In another related intuition for a probable foot gun relates to learning linearly inseparable functions like XOR which requires MLPs.

A single missing value in an XOR situation is far more challenging than participant dropouts causing missing data.

Specifically the problem is counterintuitively non-convex, with multiple possibilities for convergence without information in the corpus to know which may be true.

That is a useful lens in my mind, where I think of the manifold being pushed down in opposite sectors as the kernel trick.

Another potential lens to think about it is that in medical studies the assumption is that there is a smooth and continuous function, while in learning, we are trying to find a smooth continuous function with minimal loss.

We can't assume that the function we need to learn is smooth, but autograd specifically limits what is learnable and simplicity bias, especially with feed forward networks is an additional concern.

One thing that is common for people to conflate is the fact that a differentiable function is probably smooth and continuous.

But the set of continuous functions that is differentiable _anywhere_ is a meger set.

Like anything in math and logic, the assumptions you can make will influence what methods work.

As ML is existential quantification, and because it is insanely good at finding efficient glitches in the matrix, within the limits of my admittedly limited knowledge, MI would need to be a very targeted solution with a lot of care to avoid set shattering from causing uncongeniality, especially in the unsupervised context.

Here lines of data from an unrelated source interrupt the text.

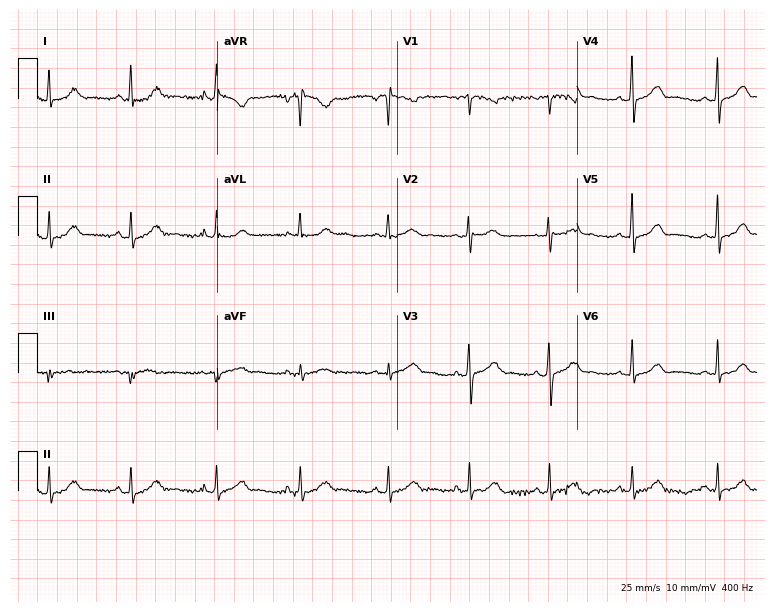
12-lead ECG from a female, 28 years old. No first-degree AV block, right bundle branch block, left bundle branch block, sinus bradycardia, atrial fibrillation or sinus tachycardia recorded for this tracing. Only these six findings were labelled.
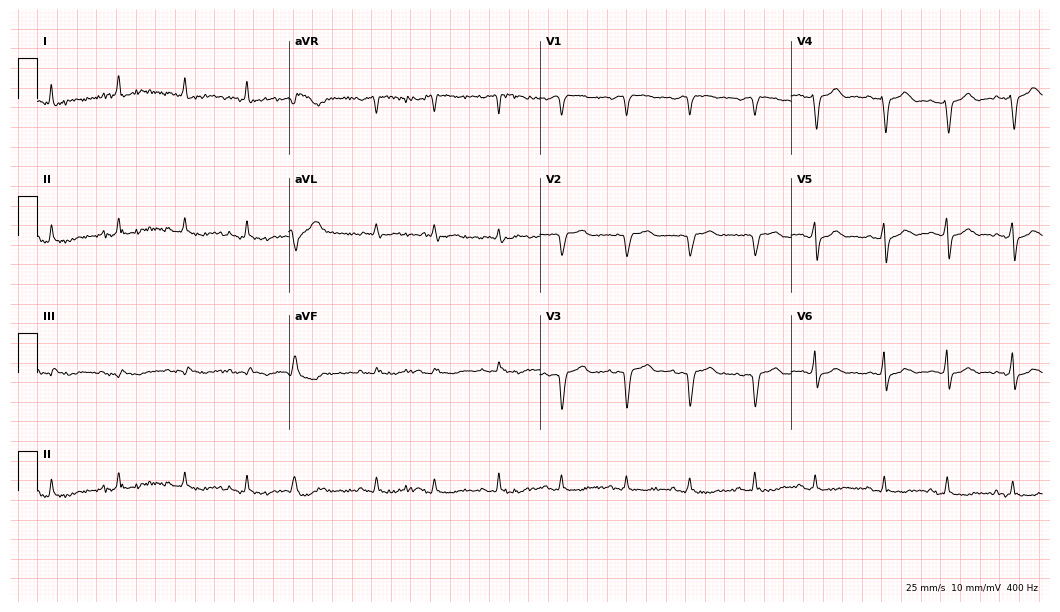
12-lead ECG from a woman, 85 years old. Screened for six findings — first-degree AV block, right bundle branch block, left bundle branch block, sinus bradycardia, atrial fibrillation, sinus tachycardia — none is recorded. Findings outside these six are not listed.
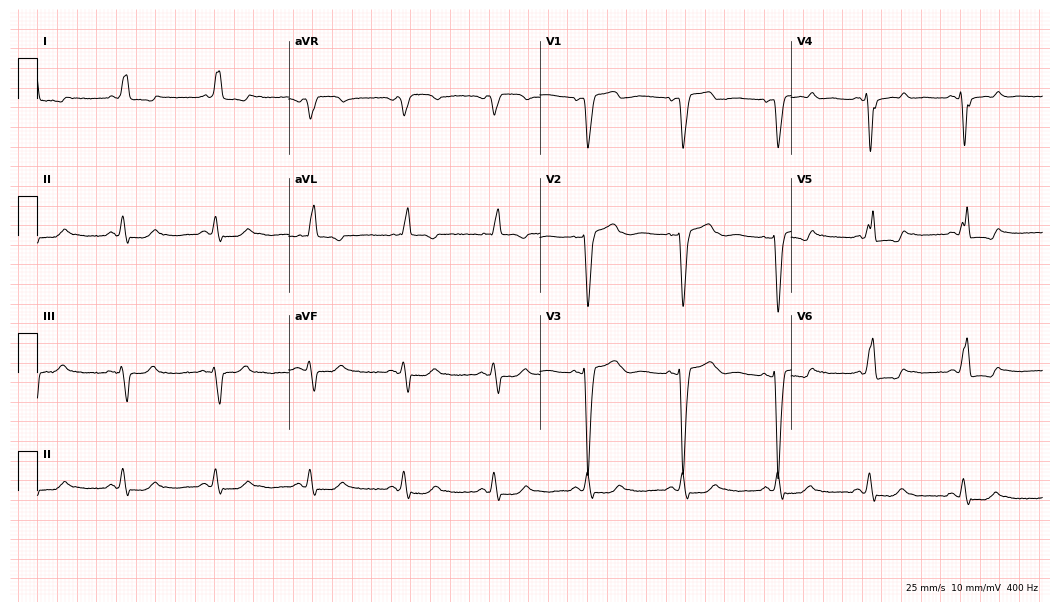
12-lead ECG from a 70-year-old woman. No first-degree AV block, right bundle branch block, left bundle branch block, sinus bradycardia, atrial fibrillation or sinus tachycardia recorded for this tracing.
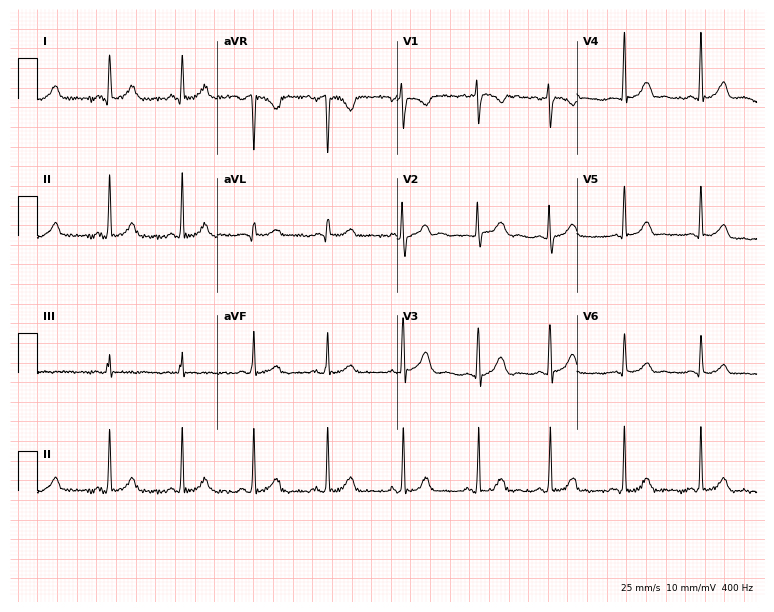
Resting 12-lead electrocardiogram (7.3-second recording at 400 Hz). Patient: a 17-year-old female. None of these six findings is recorded: first-degree AV block, right bundle branch block, left bundle branch block, sinus bradycardia, atrial fibrillation, sinus tachycardia. Findings outside these six are not listed.
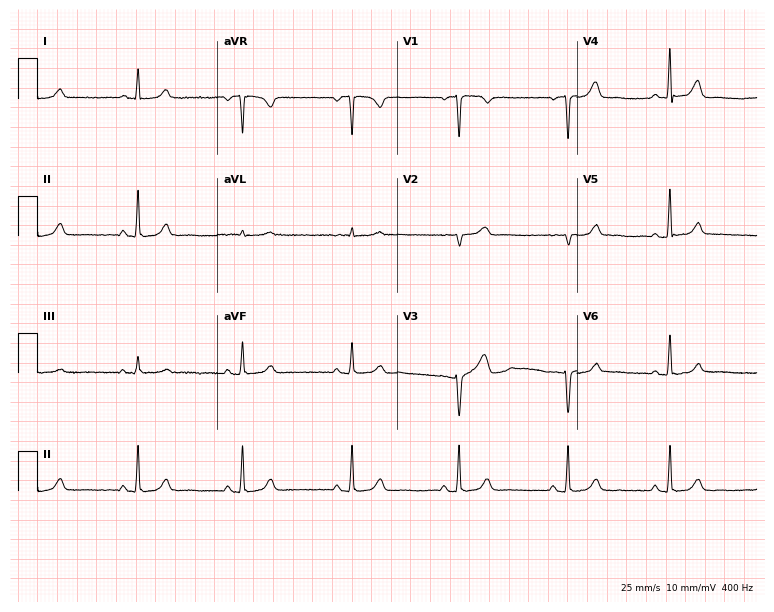
Resting 12-lead electrocardiogram. Patient: a 49-year-old female. None of these six findings is recorded: first-degree AV block, right bundle branch block, left bundle branch block, sinus bradycardia, atrial fibrillation, sinus tachycardia.
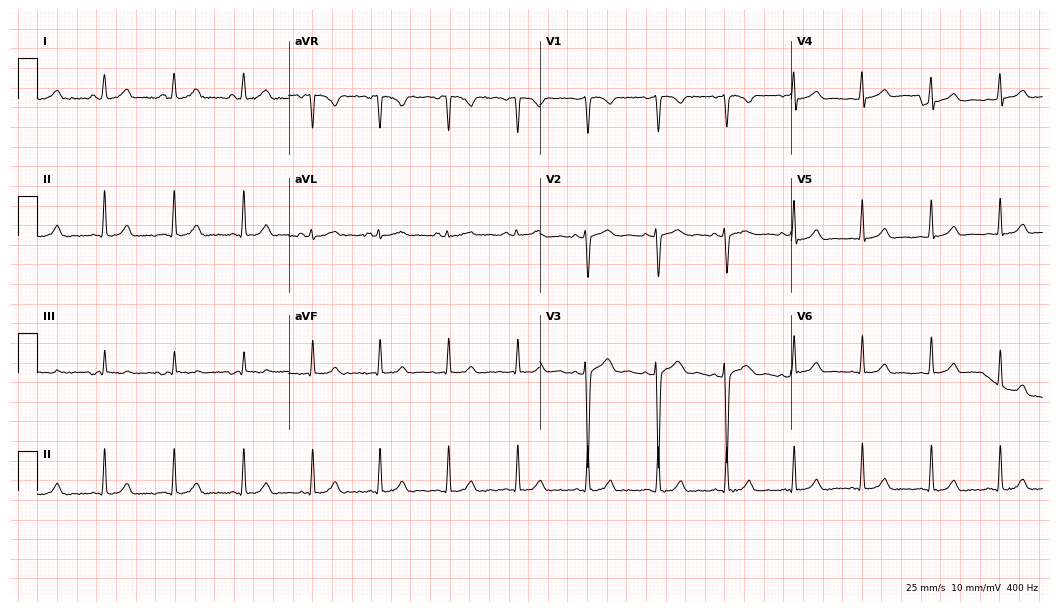
12-lead ECG from an 18-year-old female. Labelled as a normal ECG.
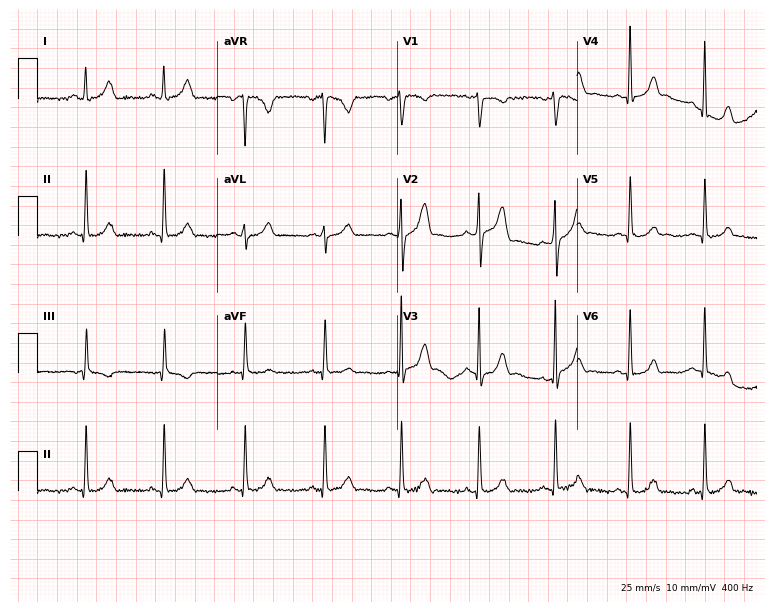
12-lead ECG from a 26-year-old female patient. No first-degree AV block, right bundle branch block, left bundle branch block, sinus bradycardia, atrial fibrillation or sinus tachycardia recorded for this tracing. Other findings, if any, are not listed.
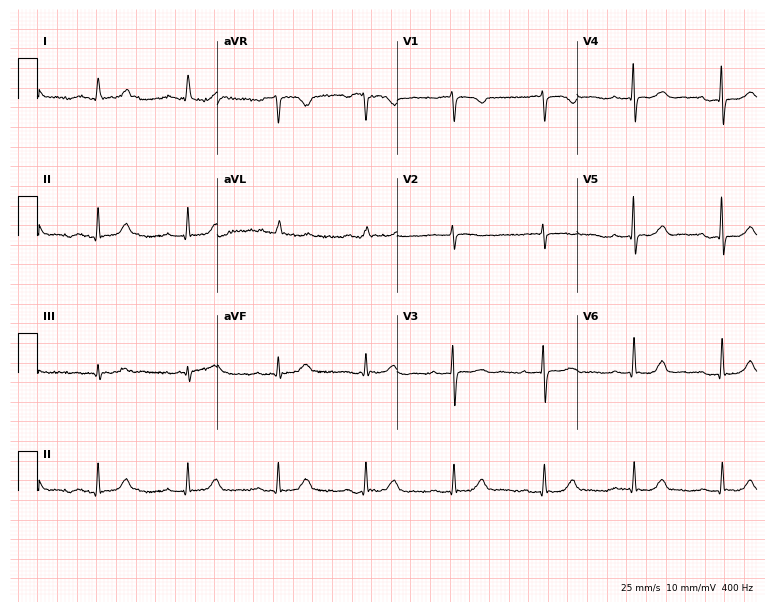
ECG — a woman, 76 years old. Screened for six findings — first-degree AV block, right bundle branch block, left bundle branch block, sinus bradycardia, atrial fibrillation, sinus tachycardia — none is recorded. Other findings, if any, are not listed.
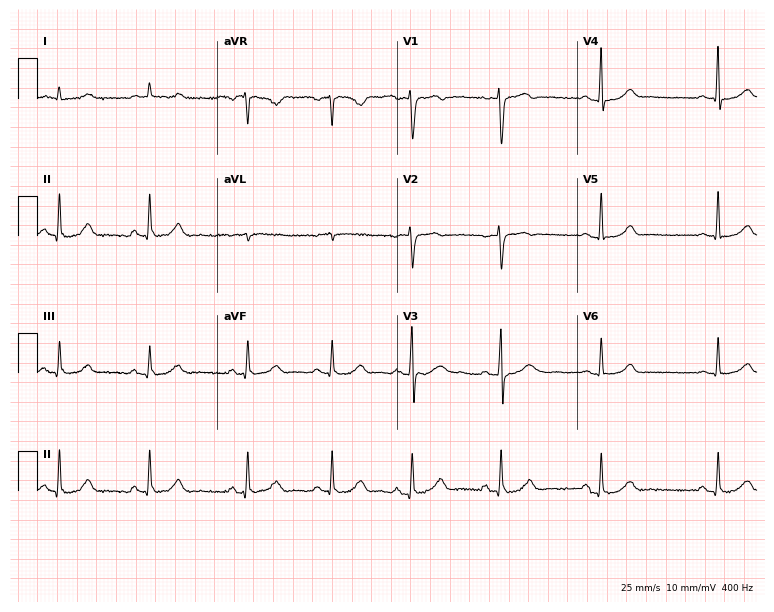
Standard 12-lead ECG recorded from a female, 41 years old. Read as a normal ECG.
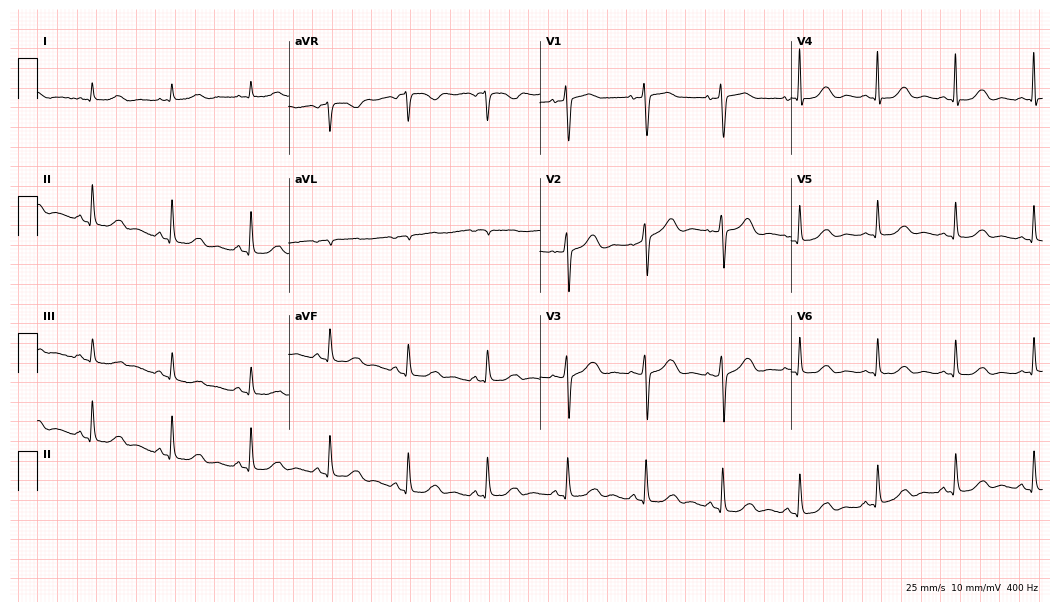
Resting 12-lead electrocardiogram (10.2-second recording at 400 Hz). Patient: a 65-year-old female. Read as a normal ECG.

Hopefully someone else can provide a better productive insights.

1 comments

Honestly, I think that we're coming at this from very different perspectives.

Single imputation is garbage for accurate inference, as it reduces variance and thus confidence intervals as P(missing) increases.

MI is a useful method for alleviating this bias (though at the cost of a lot more compute).

That's why it gets used, and it's performed extremely well in real world analyses for basically my entire life (and I'm middle-aged now).

> especially in the unsupervised context.

I wouldn't use MI in an unsupervised context (but maybe some people do).